Array.from(document.querySelectorAll('.post')).slice(0, 10).map(post => ({
    text: post.querySelector('.post-text')?.textContent,
    author: post.querySelector('.author')?.textContent,
    timestamp: post.querySelector('.timestamp')?.textContent,
    likes: post.querySelector('.likes-count')?.textContent
}))
"""

content = await get("https://social-site.com/feed", script=social_script)
posts = content.script_result

News and Articles

# Extract article metadata
article_script = """
({
    headline: document.querySelector('h1')?.textContent,
    author: document.querySelector('.author')?.textContent,
    publishDate: document.querySelector('.publish-date')?.textContent,
    readingTime: document.querySelector('.reading-time')?.textContent,
    tags: Array.from(document.querySelectorAll('.tag')).map(tag => tag.textContent),
    wordCount: document.querySelector('.article-body')?.textContent.split(' ').length
})
"""

content = await get("https://news-site.com/article/123", script=article_script)
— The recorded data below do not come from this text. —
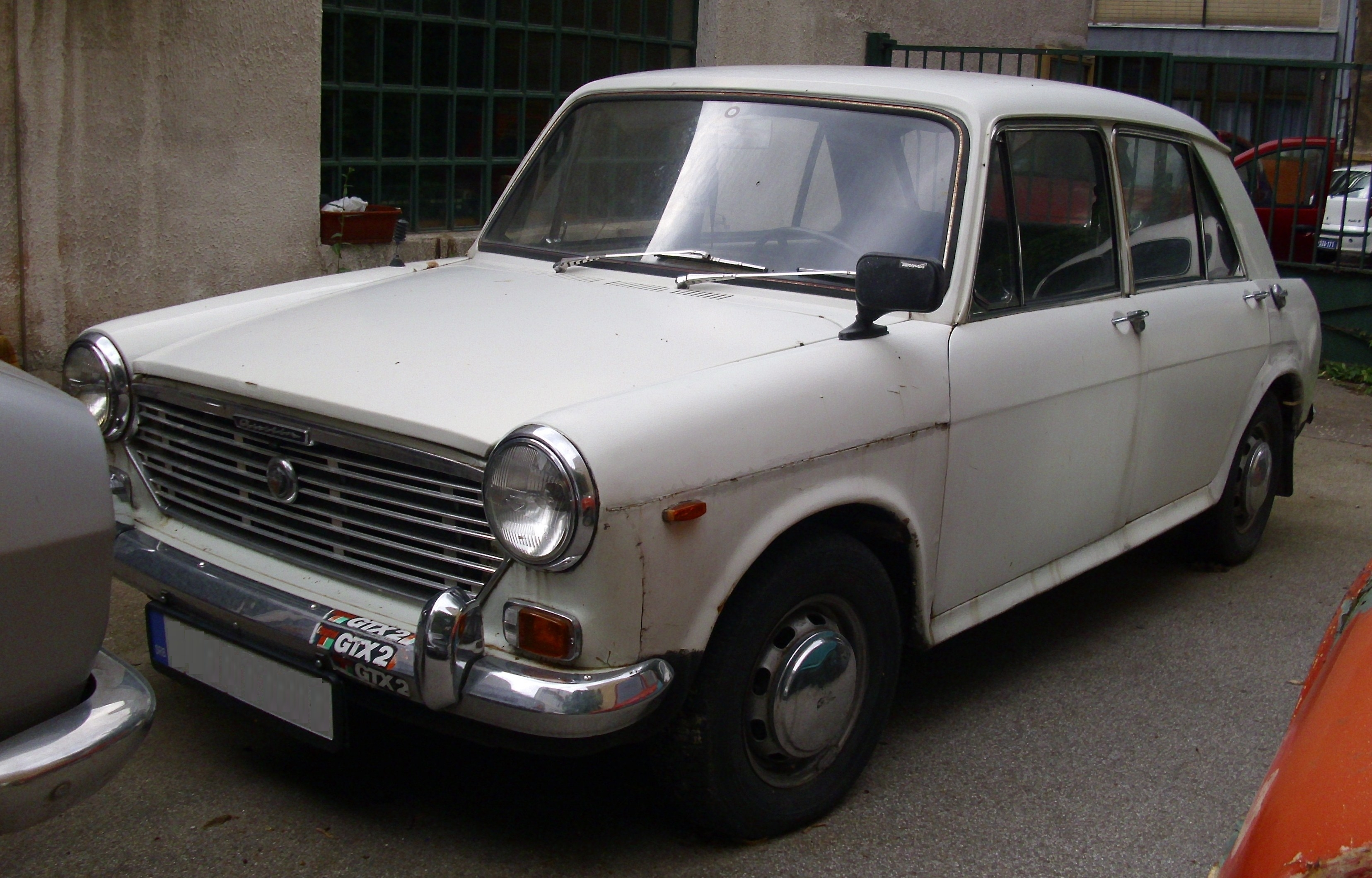 Austin 1300, vermutlich produziert von IMV, im Muzej automobila in Belgrad.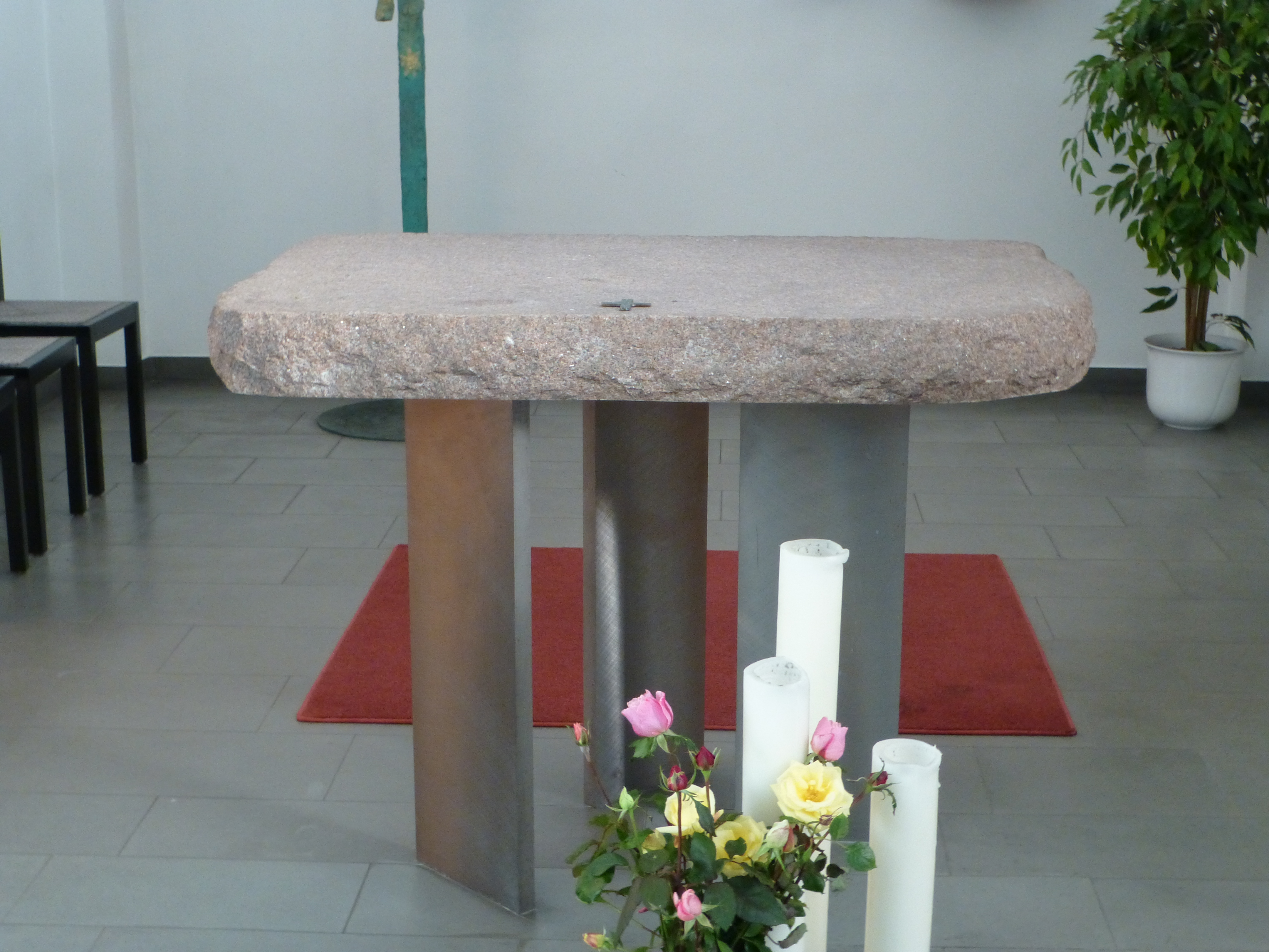 Altar in der St. Antoniuskapelle in Lustenau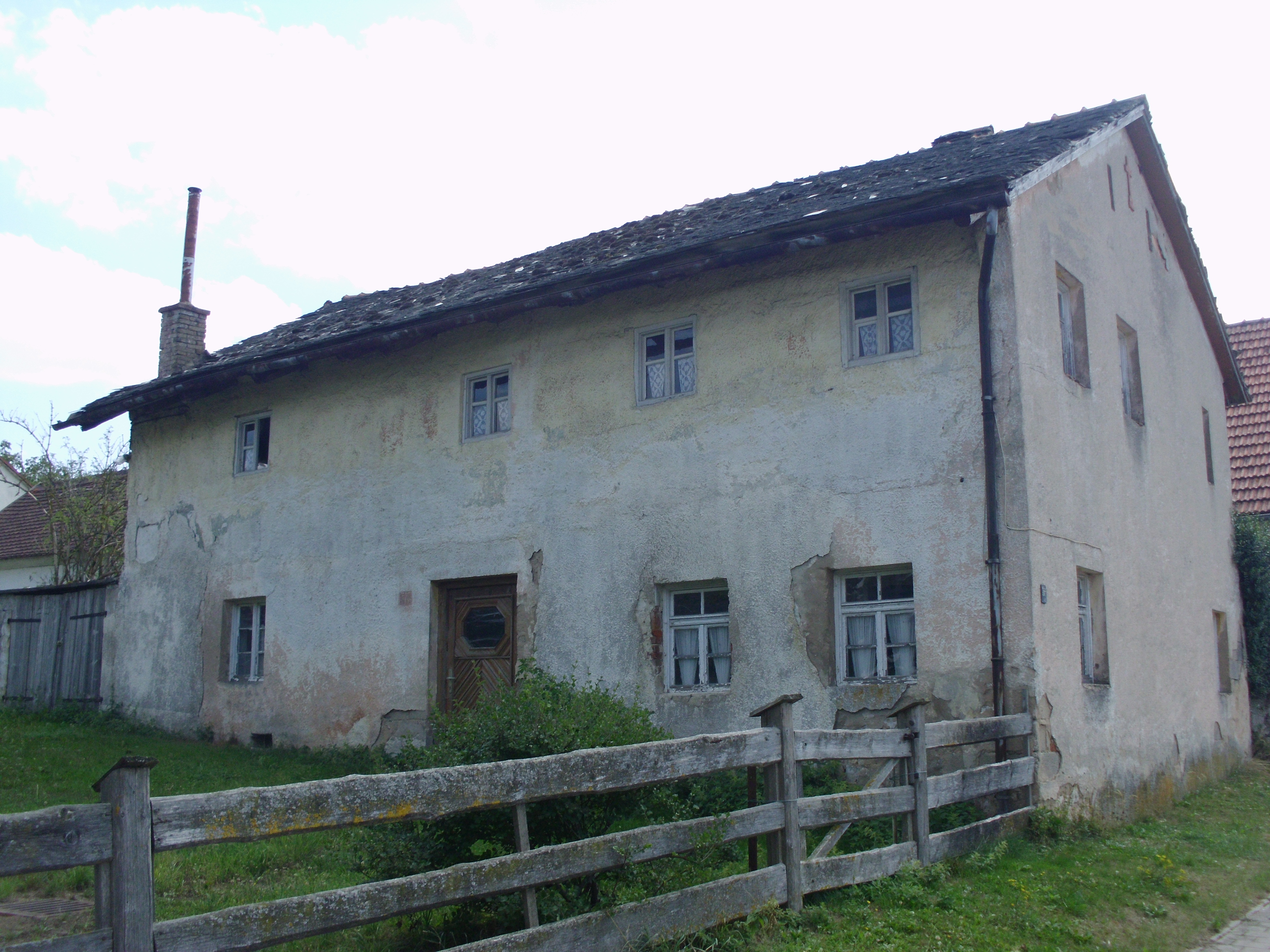 Euerwang, Ortsteil von Greding im mittelfränkischen Landkreis Roth in Bayern, Jurahaus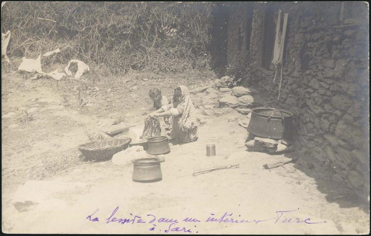 Селяни в Сари пазар.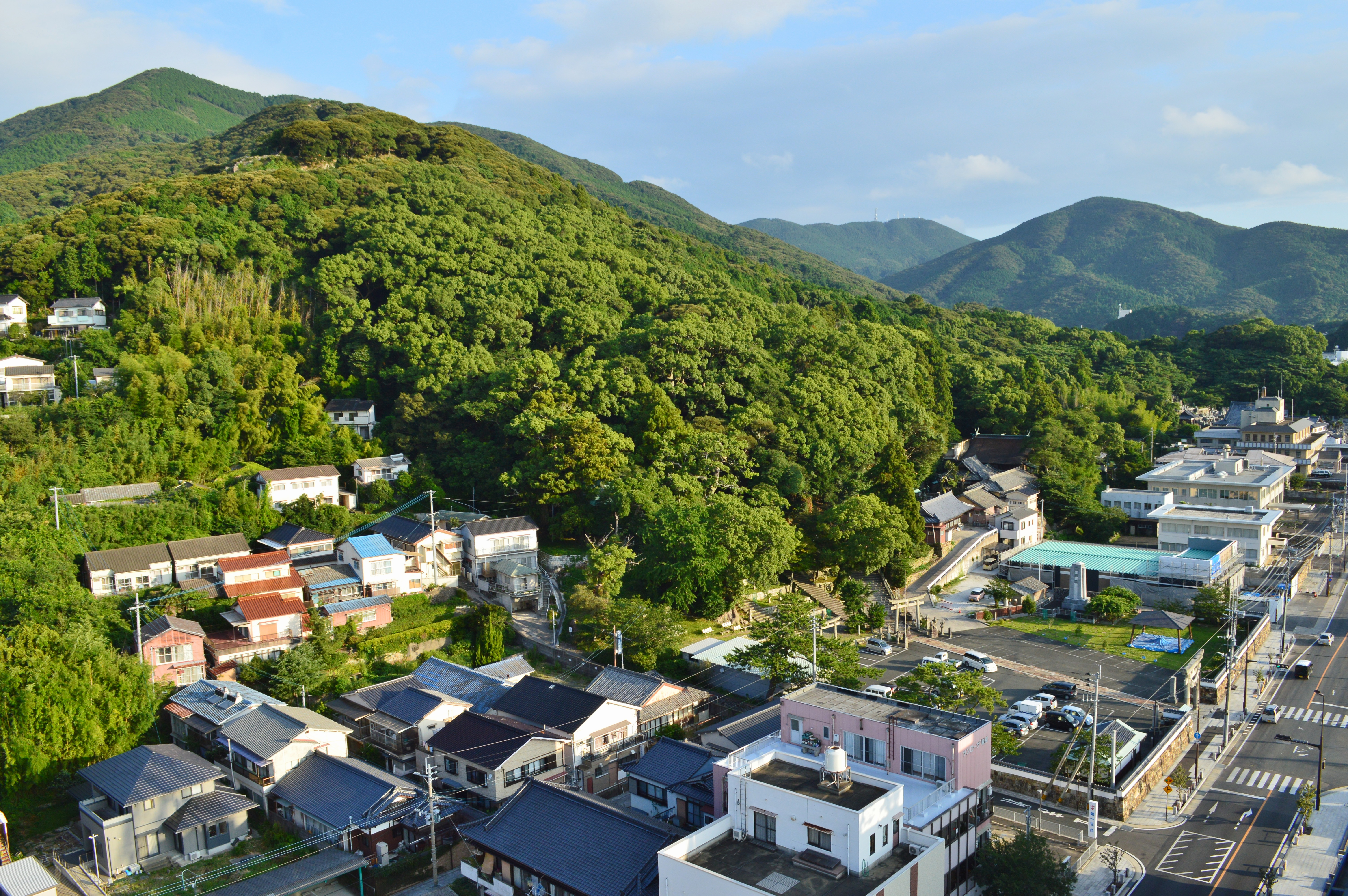 厳原八幡宮神社 境内遠景と清水山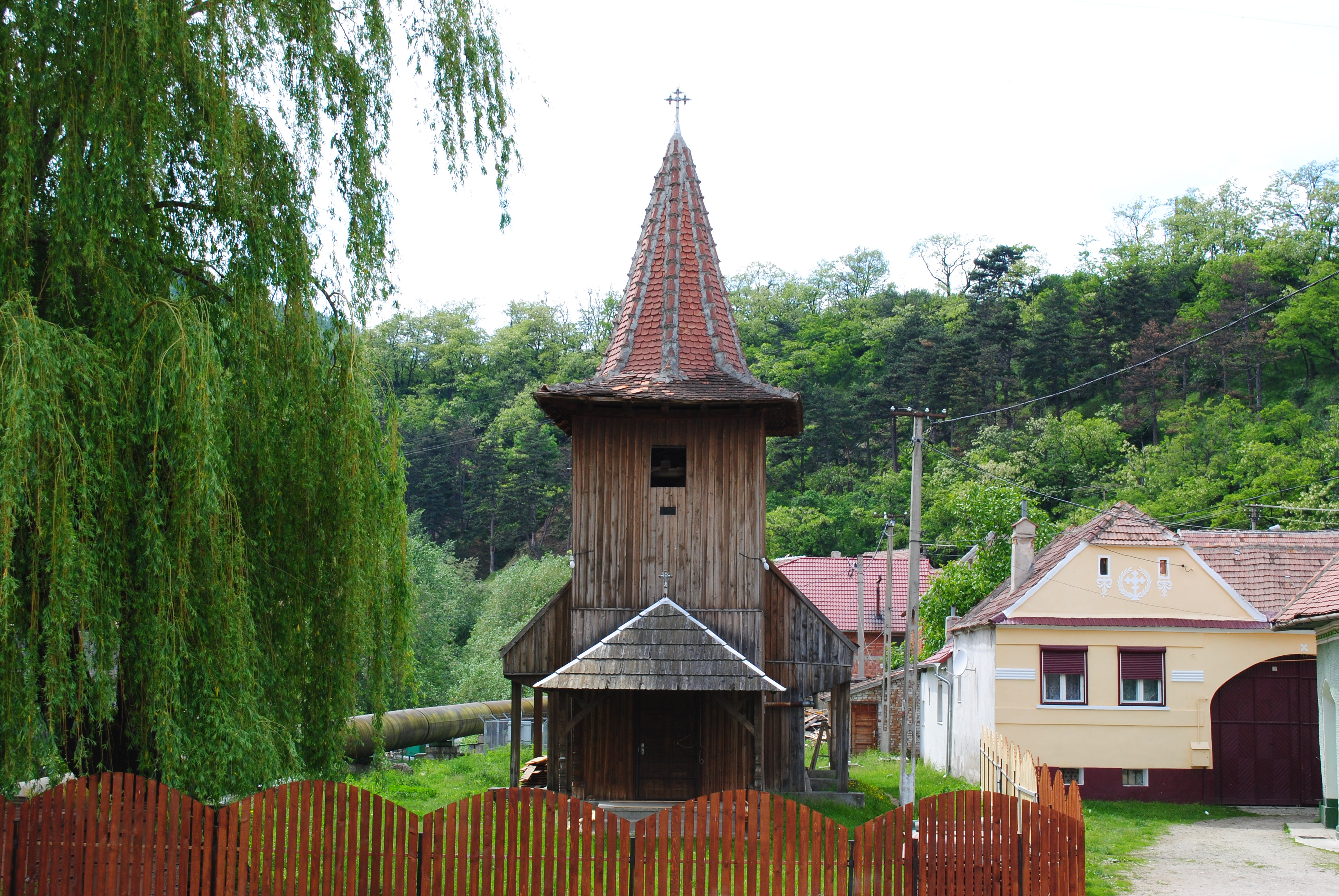 Biserica de lemn "Adormirea Maicii Domnului", sf. sec. XVIII

Integration with AI Workflows

Content Preparation for LLMs

# Extract structured content for AI processing
ai_script = """
({
    mainContent: document.querySelector('main')?.textContent,
    headings: Array.from(document.querySelectorAll('h1, h2, h3')).map(h => ({
        level: h.tagName,
        text: h.textContent
    })),
    keyPoints: Array.from(document.querySelectorAll('.highlight, .callout')).map(el => el.textContent),
    metadata: {
        wordCount: document.body.textContent.split(' ').length,
        readingLevel: 'advanced',  // Could be calculated
        topics: Array.from(document.querySelectorAll('.topic-tag')).map(tag => tag.textContent)
    }
})
"""

content = await get("https://technical-blog.com/post", script=ai_script)
structured_data = content.script_result

# Now ready for AI processing
ai_prompt = f"""
Analyze this content:

Title: {content.title}
Main Content: {structured_data['mainContent'][:1000]}...
Key Points: {structured_data['keyPoints']}
Topics: {structured_data['metadata']['topics']}

Provide a summary and key insights.
"""

Troubleshooting

Common Issues

  1. Script Timeout

    # Increase timeout for slow scripts
    content = await get(url, script=script, timeout=60)
    
  2. Element Not Found

    # Use optional chaining and fallbacks
    safe_script = """
    document.querySelector('.target')?.textContent || 'not found'
    """
    
  3. JavaScript Not Loaded

    # Wait for JavaScript frameworks to load
    content = await get(
        url,
        script="typeof React !== 'undefined' ? React.version : 'React not loaded'",
        wait_for="[data-reactroot]"
    )
    

Debug Mode

# Enable verbose logging for debugging
import logging
logging.basicConfig(level=logging.DEBUG)

content = await get(url, script=script)

This comprehensive JavaScript API enables Crawailer to handle modern web applications with the same ease as static sites, making it ideal for AI workflows that require rich, accurate content extraction.